[Collected data — start]

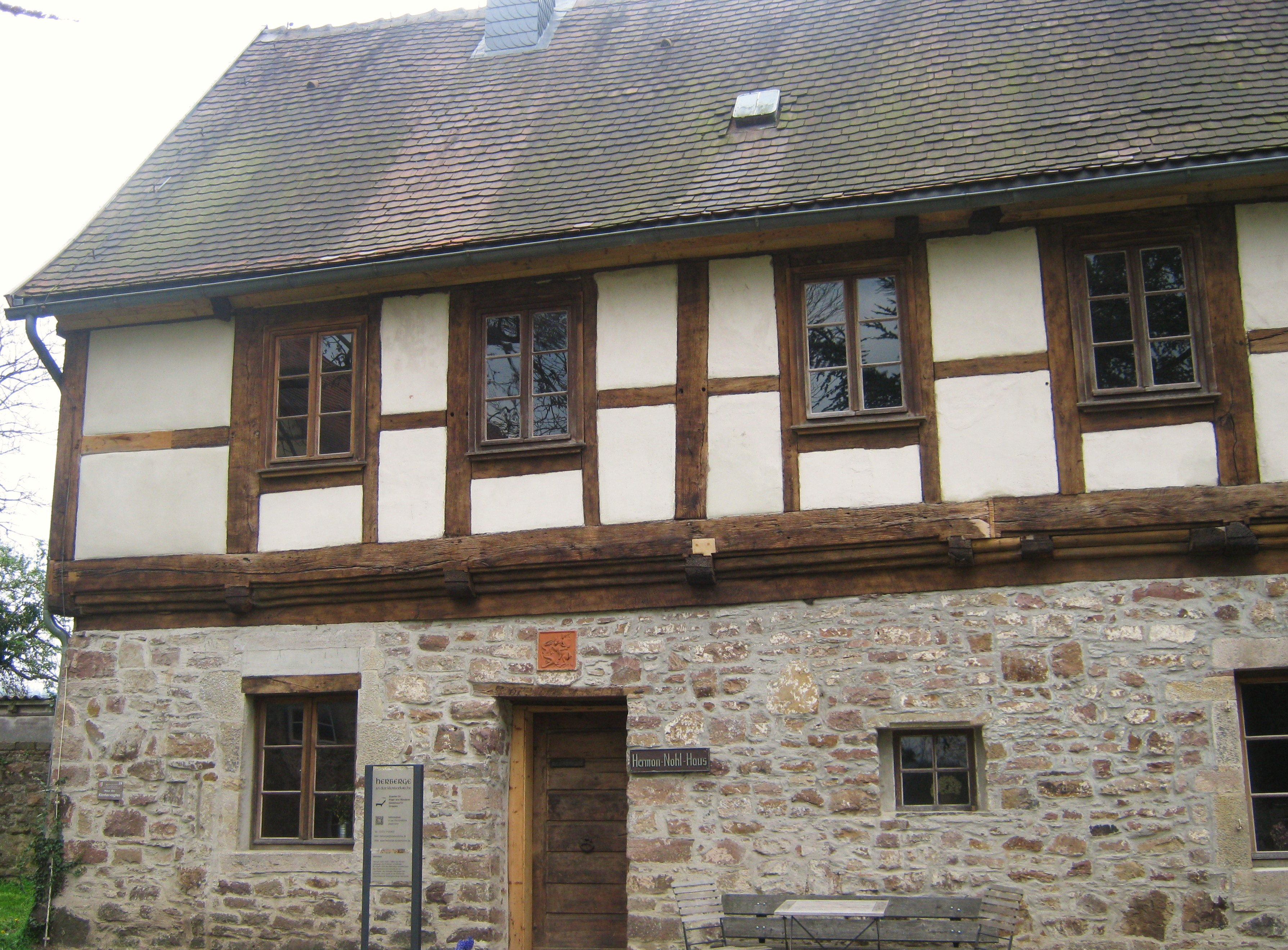 Herman-Nohl-Haus, Herberge des Klosters Lippoldsberg (Nordseite)
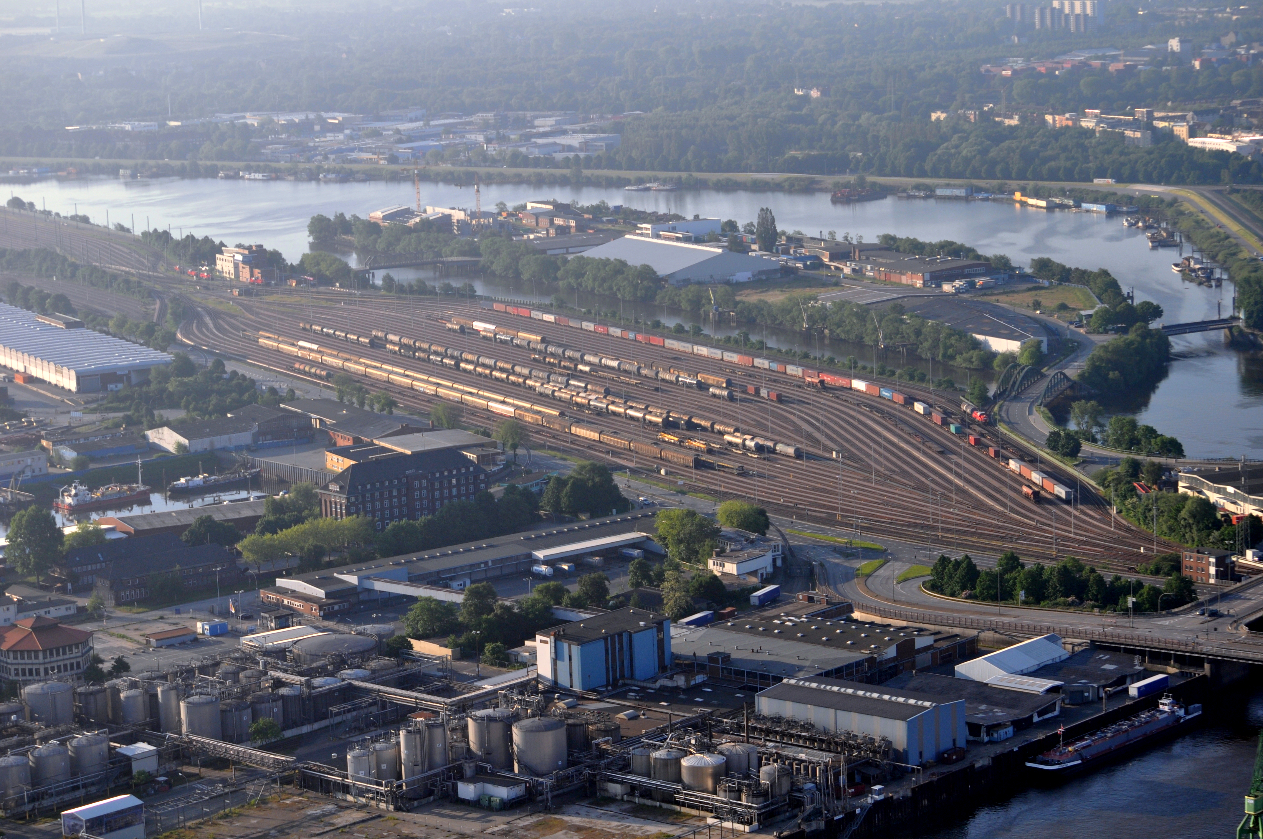 Hafenbahnhof Hamburg Süd in Hamburg-Kleiner Grasbrook, dahinter der Spreehafen.
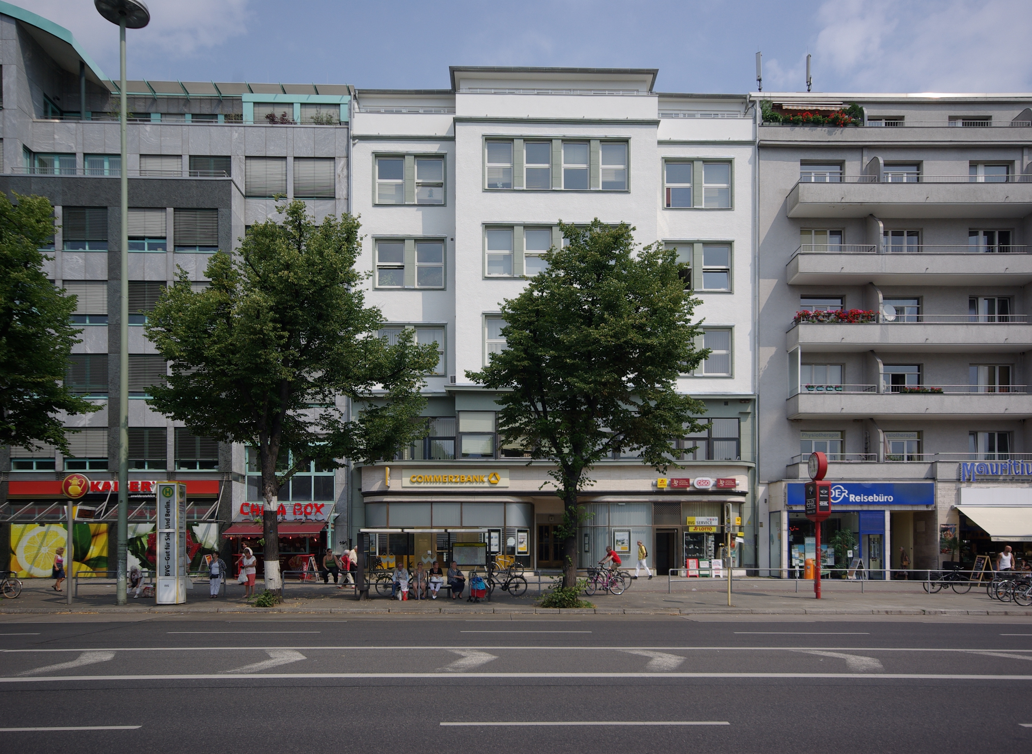 Berlin-Westend. Das Haus Thoedor-Heuss-Platz 4 unter Denkmalschutz.

[Collected data — finish]

— What you should do —
Take the listing and print it again exactly, but without any pictures.

— Result of the task —
 Herman-Nohl-Haus, Herberge des Klosters Lippoldsberg (Nordseite)
 Hafenbahnhof Hamburg Süd in Hamburg-Kleiner Grasbrook, dahinter der Spreehafen.
 Berlin-Westend. Das Haus Thoedor-Heuss-Platz 4 unter Denkmalschutz.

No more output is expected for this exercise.